In pericolo le nocciole “made in Italy” e a rischio la salute dei consumatori. Nonostante la contrarietà dell’Italia - primo paese europeo produttore di nocciole (81% della produzione) e secondo nel mondo dopo la Turchia - è stata approvata in sede comunitaria (da parte del Comitato permanente per la catena alimentare europea presso la Dg Sanco del 15 ottobre) la proposta di innalzare i livelli massimi di aflatossine nella frutta a guscio.
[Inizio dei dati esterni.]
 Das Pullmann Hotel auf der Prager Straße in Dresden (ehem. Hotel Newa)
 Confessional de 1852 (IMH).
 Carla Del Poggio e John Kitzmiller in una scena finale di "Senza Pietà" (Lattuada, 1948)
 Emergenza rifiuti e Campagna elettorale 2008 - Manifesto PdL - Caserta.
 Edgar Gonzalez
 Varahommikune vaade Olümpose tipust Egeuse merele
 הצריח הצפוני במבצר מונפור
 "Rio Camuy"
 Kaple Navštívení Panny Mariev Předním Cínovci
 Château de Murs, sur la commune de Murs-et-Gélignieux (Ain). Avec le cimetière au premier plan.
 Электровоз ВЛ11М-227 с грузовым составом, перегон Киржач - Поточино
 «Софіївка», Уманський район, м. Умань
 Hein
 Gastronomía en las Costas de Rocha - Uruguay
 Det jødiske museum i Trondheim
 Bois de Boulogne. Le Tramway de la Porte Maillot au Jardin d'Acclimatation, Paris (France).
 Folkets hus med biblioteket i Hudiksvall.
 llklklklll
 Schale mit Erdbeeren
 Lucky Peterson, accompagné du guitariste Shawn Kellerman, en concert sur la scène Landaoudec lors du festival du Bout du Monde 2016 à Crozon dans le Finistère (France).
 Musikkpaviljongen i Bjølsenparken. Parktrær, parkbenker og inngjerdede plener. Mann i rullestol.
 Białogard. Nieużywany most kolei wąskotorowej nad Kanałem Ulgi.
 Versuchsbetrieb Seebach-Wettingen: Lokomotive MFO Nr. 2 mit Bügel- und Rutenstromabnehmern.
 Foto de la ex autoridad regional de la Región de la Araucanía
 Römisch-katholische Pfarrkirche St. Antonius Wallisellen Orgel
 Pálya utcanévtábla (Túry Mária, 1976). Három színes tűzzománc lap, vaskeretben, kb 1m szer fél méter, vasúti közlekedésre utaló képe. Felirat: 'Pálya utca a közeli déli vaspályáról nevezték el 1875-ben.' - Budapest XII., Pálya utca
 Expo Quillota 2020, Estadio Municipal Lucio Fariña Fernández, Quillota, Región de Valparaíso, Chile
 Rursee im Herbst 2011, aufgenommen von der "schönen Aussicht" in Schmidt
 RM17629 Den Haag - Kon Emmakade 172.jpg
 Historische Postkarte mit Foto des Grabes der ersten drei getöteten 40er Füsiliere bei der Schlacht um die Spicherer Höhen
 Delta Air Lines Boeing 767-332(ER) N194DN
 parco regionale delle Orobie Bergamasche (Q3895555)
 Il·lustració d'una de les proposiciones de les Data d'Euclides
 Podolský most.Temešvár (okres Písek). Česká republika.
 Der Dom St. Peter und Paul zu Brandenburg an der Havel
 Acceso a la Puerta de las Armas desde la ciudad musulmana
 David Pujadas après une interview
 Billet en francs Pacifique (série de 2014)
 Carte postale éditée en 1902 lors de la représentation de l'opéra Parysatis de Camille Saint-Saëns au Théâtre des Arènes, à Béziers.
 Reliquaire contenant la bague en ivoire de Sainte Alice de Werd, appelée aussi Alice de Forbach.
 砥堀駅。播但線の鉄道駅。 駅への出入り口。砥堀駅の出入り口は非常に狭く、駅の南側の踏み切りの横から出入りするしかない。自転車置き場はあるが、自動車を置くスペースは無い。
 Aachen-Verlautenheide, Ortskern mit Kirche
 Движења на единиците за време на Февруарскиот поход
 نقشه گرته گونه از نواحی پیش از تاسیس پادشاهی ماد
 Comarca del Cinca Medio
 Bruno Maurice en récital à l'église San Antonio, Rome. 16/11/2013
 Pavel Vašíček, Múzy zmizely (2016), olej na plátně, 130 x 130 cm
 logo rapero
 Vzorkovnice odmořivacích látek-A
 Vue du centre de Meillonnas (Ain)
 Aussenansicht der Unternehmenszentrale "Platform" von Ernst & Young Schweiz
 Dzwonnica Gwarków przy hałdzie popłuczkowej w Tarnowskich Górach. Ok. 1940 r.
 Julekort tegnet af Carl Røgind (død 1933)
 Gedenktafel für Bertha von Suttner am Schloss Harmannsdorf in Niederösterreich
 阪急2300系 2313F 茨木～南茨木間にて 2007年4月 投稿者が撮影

E se tale decisione venisse confermata anche dal parere del Parlamento europeo, la modifica del Regolamento Ce 1881 del 2006 porterebbe ad un aumento del tetto massimo di aflatossine totali fino a 10 ug/kg (al posto dei 4 attuali) per la frutta a guscio pronta da mangiare e addirittura a 15 ug/kg per quella soggetta ad ulteriore trasformazione.
 
A sottolinearlo è la Cia - Confederazione italiana agricoltori fortemente preoccupata per una misura che avrebbe effetti devastanti per la nostra produzione di frutta in guscio e aprire ulteriormente le porte all’import dalla Turchia di prodotti che hanno problemi di contaminazione da aflatossine.
La motivazione degli uffici della Commissione - avverte la Cia - è stata quella di una necessità di adeguamento ai valori massimi previsti dal Codex Alimentarius, nei confronti del mercato mondiale, ma va rilevato come questa richiesta alla Commissione europea fosse stata già avanzata da tempo dal governo turco per poter aumentare le proprie esportazioni verso l’Europa.

La Cia ricorda che le aflatossine sono le micotossine più pericolose per la salute umana ed animale e il loro controllo negli alimenti dovrebbe essere molto più ampio e rigoroso, dato che queste vengono facilmente prodotte da alcune specie di funghi che si sviluppano sovente sia in campo che nei magazzini.
Le nocciole turche sono oggetto di importazioni massicce (1/3 del mercato italiano), nonostante il contenuto di aflatossine sia spesso più alto dei limiti comunitari. Invece di aumentare i controlli, si va nella direzione opposta, ovvero, con questo innalzamento dei limiti massimi, si dà il via libera - sostiene la Cia -  ad un import ancora più aggressivo da parte della Turchia che potrebbe significare la chiusura delle nostre aziende produttrici.